DeSantis was not the lone object of scorn in Waco on Saturday night. Trump also railed against Alvin Bragg, the Manhattan district attorney, who is investigating the $130,000 hush money payments to adult entertainer Stormy Daniels on Trump’s behalf. The jury in Manhattan had appeared to be wrapping up with the case and a decision on charges against Trump was widely expected to come last week. Now it does not appear any decision will come until at least early next week.

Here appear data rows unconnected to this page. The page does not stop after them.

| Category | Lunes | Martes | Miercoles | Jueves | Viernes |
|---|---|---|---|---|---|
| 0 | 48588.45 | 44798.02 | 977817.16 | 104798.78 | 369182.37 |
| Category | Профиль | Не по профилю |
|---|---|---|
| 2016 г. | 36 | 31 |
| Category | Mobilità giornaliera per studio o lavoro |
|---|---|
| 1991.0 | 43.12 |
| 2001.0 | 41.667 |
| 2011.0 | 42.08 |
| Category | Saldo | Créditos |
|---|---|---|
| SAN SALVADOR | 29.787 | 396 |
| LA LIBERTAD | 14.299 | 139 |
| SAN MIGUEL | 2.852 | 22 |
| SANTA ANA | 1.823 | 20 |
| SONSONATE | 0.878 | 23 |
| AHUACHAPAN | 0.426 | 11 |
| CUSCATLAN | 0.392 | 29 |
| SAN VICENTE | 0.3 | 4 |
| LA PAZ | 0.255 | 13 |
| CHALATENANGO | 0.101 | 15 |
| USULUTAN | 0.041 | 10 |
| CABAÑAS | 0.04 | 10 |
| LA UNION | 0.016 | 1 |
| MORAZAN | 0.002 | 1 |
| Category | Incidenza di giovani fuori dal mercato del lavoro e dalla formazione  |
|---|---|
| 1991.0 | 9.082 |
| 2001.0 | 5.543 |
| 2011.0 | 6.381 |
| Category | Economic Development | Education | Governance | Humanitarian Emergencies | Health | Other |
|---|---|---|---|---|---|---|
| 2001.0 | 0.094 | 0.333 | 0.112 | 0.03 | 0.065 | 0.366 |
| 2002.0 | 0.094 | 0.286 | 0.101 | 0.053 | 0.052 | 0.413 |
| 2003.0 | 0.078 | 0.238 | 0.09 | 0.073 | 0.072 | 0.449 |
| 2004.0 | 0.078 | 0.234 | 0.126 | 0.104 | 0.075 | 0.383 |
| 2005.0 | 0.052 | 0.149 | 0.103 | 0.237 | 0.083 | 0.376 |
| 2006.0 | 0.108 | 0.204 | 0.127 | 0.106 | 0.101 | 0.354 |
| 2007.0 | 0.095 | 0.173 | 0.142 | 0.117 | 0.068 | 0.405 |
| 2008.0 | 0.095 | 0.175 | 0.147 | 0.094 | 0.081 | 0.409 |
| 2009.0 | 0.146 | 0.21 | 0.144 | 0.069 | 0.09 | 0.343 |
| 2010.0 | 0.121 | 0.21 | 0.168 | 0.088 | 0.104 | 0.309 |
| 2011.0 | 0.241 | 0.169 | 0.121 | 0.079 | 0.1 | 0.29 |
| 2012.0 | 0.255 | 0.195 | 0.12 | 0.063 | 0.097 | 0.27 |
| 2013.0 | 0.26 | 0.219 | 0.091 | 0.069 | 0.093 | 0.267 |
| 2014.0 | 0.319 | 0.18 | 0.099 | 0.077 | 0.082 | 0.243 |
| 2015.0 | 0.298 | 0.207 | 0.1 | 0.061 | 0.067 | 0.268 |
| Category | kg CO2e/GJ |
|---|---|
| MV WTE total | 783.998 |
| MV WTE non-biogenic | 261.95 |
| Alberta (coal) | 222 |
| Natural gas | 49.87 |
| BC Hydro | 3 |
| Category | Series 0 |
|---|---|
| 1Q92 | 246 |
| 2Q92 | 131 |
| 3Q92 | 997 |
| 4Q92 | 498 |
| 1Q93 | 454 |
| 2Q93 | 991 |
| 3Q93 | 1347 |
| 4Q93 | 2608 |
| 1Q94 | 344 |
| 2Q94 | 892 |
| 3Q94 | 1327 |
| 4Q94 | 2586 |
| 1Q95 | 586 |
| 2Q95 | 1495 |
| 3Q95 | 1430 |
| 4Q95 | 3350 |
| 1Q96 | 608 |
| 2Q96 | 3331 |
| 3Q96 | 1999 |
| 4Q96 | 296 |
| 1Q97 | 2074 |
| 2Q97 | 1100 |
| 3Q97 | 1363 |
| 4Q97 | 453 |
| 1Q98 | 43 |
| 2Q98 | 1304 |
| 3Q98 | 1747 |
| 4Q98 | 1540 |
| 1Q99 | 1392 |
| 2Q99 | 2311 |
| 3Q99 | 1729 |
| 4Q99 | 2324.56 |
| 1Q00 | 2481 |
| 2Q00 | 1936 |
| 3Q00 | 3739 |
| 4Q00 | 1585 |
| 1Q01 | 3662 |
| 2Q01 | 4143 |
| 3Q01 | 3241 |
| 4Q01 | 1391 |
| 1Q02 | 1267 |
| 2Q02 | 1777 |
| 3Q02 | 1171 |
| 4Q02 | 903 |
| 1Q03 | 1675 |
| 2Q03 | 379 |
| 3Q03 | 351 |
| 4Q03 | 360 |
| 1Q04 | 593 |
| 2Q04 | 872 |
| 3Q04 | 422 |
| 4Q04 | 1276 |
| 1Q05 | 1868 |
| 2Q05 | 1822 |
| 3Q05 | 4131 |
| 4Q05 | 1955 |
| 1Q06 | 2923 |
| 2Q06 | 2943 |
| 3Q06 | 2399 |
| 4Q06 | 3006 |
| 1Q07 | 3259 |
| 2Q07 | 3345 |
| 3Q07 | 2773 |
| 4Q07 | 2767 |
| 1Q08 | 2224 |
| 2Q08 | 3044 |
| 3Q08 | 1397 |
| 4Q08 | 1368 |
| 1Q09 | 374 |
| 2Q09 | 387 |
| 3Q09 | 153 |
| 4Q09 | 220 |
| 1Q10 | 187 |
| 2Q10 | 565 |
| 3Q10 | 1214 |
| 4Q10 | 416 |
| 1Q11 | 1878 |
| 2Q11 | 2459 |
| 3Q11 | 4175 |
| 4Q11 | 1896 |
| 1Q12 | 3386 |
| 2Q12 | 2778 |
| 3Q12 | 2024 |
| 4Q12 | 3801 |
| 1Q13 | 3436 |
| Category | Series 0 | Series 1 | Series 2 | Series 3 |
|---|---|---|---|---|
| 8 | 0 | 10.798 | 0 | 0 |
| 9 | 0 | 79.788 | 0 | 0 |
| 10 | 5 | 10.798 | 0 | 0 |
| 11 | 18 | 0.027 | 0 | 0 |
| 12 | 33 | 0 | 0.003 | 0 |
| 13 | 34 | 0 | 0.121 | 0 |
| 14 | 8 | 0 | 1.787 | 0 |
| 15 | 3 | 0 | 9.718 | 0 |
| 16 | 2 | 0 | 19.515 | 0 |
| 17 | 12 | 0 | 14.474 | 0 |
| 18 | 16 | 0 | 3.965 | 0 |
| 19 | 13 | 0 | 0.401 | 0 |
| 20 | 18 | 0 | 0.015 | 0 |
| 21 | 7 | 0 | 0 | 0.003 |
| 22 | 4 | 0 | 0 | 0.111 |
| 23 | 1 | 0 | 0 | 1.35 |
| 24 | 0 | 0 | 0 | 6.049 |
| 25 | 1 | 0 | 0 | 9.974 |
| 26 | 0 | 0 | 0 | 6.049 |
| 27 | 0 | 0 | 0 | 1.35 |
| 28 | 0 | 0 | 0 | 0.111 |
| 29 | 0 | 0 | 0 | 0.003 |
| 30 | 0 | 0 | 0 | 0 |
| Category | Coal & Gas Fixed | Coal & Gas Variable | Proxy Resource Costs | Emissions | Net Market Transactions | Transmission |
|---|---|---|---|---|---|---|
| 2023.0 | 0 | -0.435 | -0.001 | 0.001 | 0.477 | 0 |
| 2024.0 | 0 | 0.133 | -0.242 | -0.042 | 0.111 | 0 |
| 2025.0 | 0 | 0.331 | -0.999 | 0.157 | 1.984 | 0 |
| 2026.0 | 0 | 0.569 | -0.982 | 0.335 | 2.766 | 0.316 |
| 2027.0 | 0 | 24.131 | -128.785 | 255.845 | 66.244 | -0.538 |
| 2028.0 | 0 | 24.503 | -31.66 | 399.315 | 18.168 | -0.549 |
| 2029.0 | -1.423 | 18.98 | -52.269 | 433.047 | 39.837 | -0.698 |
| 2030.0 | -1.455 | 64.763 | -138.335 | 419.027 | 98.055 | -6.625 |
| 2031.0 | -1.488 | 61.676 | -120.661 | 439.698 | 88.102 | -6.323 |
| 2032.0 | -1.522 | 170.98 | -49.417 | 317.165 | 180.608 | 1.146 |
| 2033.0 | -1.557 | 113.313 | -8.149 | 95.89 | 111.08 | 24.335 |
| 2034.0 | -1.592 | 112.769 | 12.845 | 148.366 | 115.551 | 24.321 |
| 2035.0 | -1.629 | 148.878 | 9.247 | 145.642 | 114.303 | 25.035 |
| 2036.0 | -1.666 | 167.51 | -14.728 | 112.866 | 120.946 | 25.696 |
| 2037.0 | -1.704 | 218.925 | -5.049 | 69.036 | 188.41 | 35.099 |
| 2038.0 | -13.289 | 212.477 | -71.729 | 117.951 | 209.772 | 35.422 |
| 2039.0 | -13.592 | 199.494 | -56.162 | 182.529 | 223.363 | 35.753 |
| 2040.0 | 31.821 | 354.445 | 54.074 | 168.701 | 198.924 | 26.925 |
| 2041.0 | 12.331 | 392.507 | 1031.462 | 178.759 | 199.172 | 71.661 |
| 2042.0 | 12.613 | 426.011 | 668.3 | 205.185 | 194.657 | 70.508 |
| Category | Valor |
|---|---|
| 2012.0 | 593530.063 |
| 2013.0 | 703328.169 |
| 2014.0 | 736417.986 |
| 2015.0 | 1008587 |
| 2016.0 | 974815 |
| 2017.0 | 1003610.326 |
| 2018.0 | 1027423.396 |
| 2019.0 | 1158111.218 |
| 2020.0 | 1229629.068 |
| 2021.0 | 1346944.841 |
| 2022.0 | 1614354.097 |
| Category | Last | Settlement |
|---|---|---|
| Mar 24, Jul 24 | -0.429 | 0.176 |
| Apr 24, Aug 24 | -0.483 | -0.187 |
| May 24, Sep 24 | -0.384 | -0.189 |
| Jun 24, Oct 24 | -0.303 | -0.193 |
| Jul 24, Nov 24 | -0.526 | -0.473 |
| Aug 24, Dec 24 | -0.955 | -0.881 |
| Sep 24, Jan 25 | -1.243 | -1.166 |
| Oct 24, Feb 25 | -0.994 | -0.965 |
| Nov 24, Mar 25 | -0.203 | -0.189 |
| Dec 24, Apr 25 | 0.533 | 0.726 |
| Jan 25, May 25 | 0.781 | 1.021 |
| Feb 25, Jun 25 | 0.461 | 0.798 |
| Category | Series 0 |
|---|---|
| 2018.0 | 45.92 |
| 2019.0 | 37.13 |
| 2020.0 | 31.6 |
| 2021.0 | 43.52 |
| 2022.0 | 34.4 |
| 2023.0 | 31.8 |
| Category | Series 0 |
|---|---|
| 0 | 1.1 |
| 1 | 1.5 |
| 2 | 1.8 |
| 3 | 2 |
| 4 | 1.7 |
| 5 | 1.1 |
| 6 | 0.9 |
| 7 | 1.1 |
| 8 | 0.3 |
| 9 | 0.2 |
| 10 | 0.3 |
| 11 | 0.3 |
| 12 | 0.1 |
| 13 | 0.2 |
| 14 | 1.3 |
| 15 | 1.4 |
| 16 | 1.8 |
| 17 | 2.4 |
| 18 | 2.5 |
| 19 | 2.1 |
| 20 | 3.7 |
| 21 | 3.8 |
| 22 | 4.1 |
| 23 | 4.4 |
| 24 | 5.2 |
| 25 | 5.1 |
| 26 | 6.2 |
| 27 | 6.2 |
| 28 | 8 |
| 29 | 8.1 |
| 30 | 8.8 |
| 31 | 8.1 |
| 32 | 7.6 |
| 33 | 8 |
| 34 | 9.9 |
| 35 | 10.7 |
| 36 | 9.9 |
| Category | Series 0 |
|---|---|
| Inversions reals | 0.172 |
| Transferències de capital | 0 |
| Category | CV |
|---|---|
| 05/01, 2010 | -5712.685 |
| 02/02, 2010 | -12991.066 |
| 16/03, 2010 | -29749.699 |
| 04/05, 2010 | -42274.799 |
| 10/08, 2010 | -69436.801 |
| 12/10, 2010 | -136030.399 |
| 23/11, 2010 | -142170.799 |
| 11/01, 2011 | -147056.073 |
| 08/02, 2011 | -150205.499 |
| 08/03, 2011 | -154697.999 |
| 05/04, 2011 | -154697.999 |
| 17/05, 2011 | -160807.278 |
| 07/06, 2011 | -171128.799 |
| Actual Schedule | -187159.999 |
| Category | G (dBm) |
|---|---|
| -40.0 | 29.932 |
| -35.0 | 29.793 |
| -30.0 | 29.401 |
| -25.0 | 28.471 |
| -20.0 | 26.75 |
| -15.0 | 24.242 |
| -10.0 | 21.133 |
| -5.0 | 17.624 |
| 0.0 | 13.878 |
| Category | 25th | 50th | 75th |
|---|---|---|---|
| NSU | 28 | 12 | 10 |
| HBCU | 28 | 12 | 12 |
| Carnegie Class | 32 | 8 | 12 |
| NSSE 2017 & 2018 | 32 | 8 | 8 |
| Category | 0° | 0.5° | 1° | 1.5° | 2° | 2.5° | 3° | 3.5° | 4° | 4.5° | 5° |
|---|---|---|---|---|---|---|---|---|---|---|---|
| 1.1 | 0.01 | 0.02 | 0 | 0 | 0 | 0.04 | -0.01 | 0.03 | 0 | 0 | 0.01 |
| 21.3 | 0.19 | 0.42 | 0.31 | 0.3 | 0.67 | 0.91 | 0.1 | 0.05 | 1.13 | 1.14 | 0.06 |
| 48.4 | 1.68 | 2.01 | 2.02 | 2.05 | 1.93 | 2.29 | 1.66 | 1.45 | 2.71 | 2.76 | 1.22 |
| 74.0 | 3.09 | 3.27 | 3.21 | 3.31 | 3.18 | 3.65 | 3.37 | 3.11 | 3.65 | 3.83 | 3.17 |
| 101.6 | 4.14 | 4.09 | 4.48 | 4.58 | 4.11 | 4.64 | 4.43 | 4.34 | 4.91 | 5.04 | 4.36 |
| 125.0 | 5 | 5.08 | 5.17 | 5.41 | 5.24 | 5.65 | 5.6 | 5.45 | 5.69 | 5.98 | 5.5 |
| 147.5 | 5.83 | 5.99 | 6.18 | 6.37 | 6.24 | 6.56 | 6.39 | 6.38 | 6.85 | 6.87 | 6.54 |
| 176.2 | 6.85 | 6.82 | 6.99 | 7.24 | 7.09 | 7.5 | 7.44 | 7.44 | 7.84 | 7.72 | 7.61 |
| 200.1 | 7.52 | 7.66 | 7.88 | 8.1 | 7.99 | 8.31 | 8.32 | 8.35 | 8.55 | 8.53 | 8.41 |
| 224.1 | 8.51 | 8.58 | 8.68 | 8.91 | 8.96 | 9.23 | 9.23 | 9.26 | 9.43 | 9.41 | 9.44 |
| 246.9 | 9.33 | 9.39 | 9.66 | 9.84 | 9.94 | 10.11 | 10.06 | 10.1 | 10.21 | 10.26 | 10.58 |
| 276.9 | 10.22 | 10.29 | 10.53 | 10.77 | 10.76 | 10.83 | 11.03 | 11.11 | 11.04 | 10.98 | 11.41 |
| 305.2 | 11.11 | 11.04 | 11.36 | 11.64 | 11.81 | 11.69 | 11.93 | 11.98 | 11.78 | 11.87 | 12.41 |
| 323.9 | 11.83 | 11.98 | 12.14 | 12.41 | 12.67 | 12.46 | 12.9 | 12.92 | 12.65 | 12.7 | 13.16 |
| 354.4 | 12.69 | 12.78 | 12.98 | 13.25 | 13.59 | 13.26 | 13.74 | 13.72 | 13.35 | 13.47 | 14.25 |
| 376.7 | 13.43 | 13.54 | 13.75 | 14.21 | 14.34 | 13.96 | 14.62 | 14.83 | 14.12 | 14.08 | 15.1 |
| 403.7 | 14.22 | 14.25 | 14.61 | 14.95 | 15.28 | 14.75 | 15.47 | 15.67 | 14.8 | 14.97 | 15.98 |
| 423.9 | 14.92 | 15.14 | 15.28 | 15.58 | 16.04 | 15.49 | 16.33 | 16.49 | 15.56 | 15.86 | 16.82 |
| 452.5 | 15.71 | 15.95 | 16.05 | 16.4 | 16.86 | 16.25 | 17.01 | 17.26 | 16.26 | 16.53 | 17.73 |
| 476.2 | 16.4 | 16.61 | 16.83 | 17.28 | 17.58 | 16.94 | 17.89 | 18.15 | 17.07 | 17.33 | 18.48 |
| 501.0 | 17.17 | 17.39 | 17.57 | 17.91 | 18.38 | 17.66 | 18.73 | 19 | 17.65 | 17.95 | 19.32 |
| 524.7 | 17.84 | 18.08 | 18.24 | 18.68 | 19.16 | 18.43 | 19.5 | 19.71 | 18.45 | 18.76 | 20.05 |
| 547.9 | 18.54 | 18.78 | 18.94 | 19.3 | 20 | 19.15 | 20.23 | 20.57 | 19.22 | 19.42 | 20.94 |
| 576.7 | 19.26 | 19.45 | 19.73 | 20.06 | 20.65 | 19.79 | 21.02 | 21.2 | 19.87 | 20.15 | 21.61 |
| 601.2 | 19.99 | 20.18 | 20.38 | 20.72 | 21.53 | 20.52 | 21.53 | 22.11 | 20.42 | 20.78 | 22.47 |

Trump framed the investigations into him and the “weaponization of our justice system” as “the central issue of our time.” And he claimed the “biggest threat” to the U.S. isn’t China or Russia but “high level politicians that work in the U.S. government like McConnell, Pelosi, Schumer and Biden.”

“You will be vindicated and proud the thugs and criminals who are corrupting our justice system will be defeated, discredited and totally disgraced,” Trump said.

Trump’s first 2024 presidential campaign rally came at a pivotal time. While Bragg closes in on a likely indictment — which would be a first for a sitting or former president — Trump is also facing legal scrutiny over his efforts to overturn the 2020 election as well as his handling of classified White House documents.

Trump, on Saturday, appeared to bet that he could turn the investigations into a political asset, casting himself once more as a victim of a federal government that was aligned against him.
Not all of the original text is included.